What you need to do: Scan the entries and copy each line where the word "Australia" is present.

Provided data:
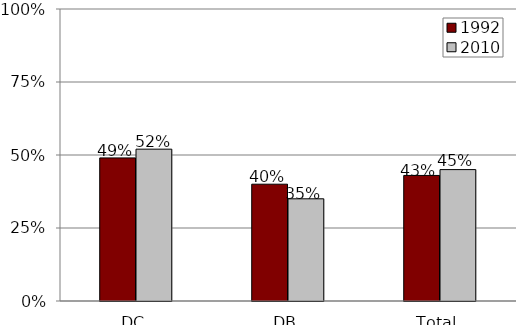
| Category | 1992 | 2010 |
|---|---|---|
| DC | 0.49 | 0.52 |
| DB | 0.4 | 0.35 |
| Total | 0.43 | 0.45 |
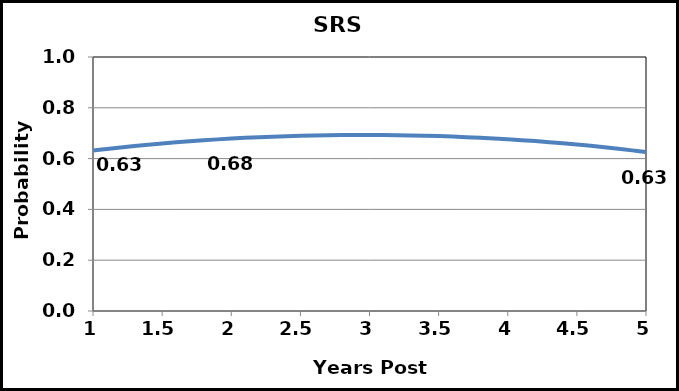
| Category | SRS prob |
|---|---|
| 1.0 | 0.631 |
| 1.1 | 0.638 |
| 1.2 | 0.644 |
| 1.3 | 0.649 |
| 1.4 | 0.655 |
| 1.5 | 0.66 |
| 1.6 | 0.664 |
| 1.7 | 0.668 |
| 1.8 | 0.672 |
| 1.9 | 0.676 |
| 2.0 | 0.679 |
| 2.1 | 0.682 |
| 2.2 | 0.684 |
| 2.3 | 0.686 |
| 2.4 | 0.688 |
| 2.5 | 0.69 |
| 2.6 | 0.691 |
| 2.7 | 0.692 |
| 2.8 | 0.693 |
| 2.9 | 0.693 |
| 3.0 | 0.693 |
| 3.1 | 0.693 |
| 3.2 | 0.692 |
| 3.3 | 0.691 |
| 3.4 | 0.69 |
| 3.5 | 0.689 |
| 3.6 | 0.687 |
| 3.7 | 0.685 |
| 3.8 | 0.682 |
| 3.9 | 0.679 |
| 4.0 | 0.676 |
| 4.1 | 0.673 |
| 4.2 | 0.669 |
| 4.3 | 0.665 |
| 4.4 | 0.66 |
| 4.5 | 0.655 |
| 4.6 | 0.65 |
| 4.7 | 0.645 |
| 4.8 | 0.639 |
| 4.9 | 0.632 |
| 5.0 | 0.626 |
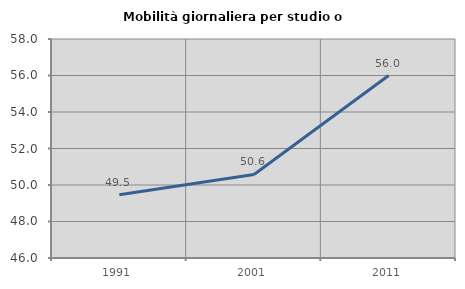
| Category | Mobilità giornaliera per studio o lavoro |
|---|---|
| 1991.0 | 49.466 |
| 2001.0 | 50.577 |
| 2011.0 | 55.995 |
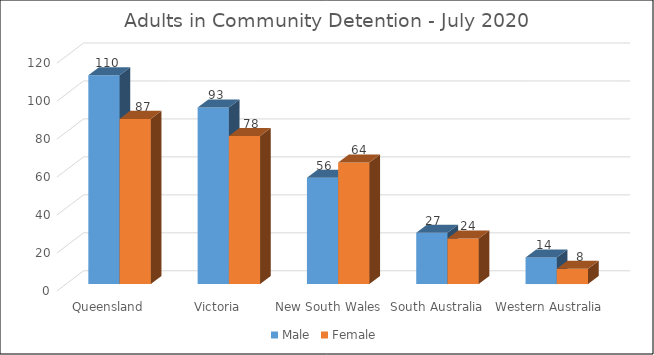
| Category | Male | Female |
|---|---|---|
| Queensland  | 110 | 87 |
| Victoria  | 93 | 78 |
| New South Wales  | 56 | 64 |
| South Australia  | 27 | 24 |
| Western Australia  | 14 | 8 |

Written solution:
| South Australia  | 27 | 24 |
| Western Australia  | 14 | 8 |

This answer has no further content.